Cell (696) has posed:
     Cell sets the fork and knife down on his plate, then stands and adjusts his tie. He says to Vegeta exactly what he just said over the radio, dusting himself off.

     He had expected the attack. Cell isn't stupid enough to keep insulting Vegeta and expect him not to attack him. He's well aware of where he stands.

     But that doesn't make it any less funny to him.

     The beam catches him in the shoulder. It blows his arm clean off with a nasty noise, the limb thumping to the ground. With a casual motion, either disguising, ignoring, or apathetic towards the pain, he spears the arm with his tail and picks it up, taking it in his hand.

     Then he leaps onto the table. He crouches, his three-legged toes spread wide, his tail high in the air. There's an impossible smirk plastered on his lipless mandibles as his eyes look into Vegeta's.

     "That's exactly the behavior I'm talking about, little guy," he sneers, "No matter how you try to talk up your manliness, you'll never really be an adult until you learn to control that temper."

     Cell hops off the table and tilts his head down to the others, folding his good arm in front of his chest like a courtly fellow. "It's been a lovely dining experience. I look forward to seeing each of you again. If you had any problems, please, don't hesitate to hire the Red Ribbon Regiment."

     With that, Cell kicks off the ground and flies off. Only once he's out of the area - well and *truly* out of the area - does he allow himself to wince, does he allow himself to give in to his own fury.

     But fortunately for Cell, Cell's fury was a cold, cold fury. It would burn for a long, long time.

     And then, so would Vegeta.

Vegeta (663) has posed:
"It will eventually become as big as a small horse, but it's capable of opening doors and doing other things for the blind." Vegeta stands, then motions to Himei. "I've done my research, you may have one thing made by the tailor who makes all of our royal clothing, and a two-hundred credit gift card to Hot Topic. The rest of you will also have appropriate gifts." the last part being addressed to everyone as he stands, crossing his arms.

"This is officially the end of the date. Finish eating or do what you like, I have to go blow things up until I'm sufficiently calmed down." With this, Vegeta takes his leave, actually leaving the mansion itself this time.

Himei (331) has posed:
    Himei threads her fingers together, taking a break from uh... dinosaur. "Aheh... thanks. I appreciate the effort you've put into this." Despite her chuckle, it does seem pretty sincere. "Try to be a little less uptight. I'll be in touch." She pauses. "Disruptions or not, I /did/ enjoy myself."

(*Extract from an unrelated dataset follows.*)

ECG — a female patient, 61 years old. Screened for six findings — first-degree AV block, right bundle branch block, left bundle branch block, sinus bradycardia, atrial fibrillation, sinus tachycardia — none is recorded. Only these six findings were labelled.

    Which leaves her with the blind girl and a bunch of homeless people. Also Finna, but she might fall into the latter group. "Well, can't say that was boring. Himei Shoutan, nice to meet you and all that."

Sanary Rondel has posed:
    "Huh. That's... Really useful, actually. Thanks." The blind girl gives Vegeta a light nod as he leaves, turning back to stare at the tiny raptor in her arms. Not that she can really see it, anyway, but still.

    "Definitely not boring. Nothing like the dates... Uh. Date I've been on, but still fun." She turns to Himei and gives her the same brief nod. "Sanary. Good meeting you all, too." She pauses for a moment, then starts glancing around just a little more quickly to try and indicate her question being aimed more broadly. "So is this normal for dates or not really?"

Himei (331) has posed:
    Himei shakes her head, "This is not normal. It's quieter and one on one. Also, normally the demonic thing and insect-thing don't heckle during the date. At least he tried to be civil, and managed to refrain from killing anyone."

Sanary Rondel has posed:
Sanary Rondel strokes her chin lightly and nods, letting go of the tiny raptor momentarily to slip her coat back on. "Thought so. Mm... Yeah, that definitely didn't seem normal." She had half a mind to ask about the 'insect-thing', but asking questions would probably just raise even more. Plus, the attempts at civility were still something to consider. "That's always good, right? Dates where everyone... Survives."

    Scooping the raptor up into her arms hesitantly, the blind girl bows her head quickly to those still gathered at the table. "Anyway. It was good meeting you all. I'm gonna... Go. Maybe figure out what to feed this thing."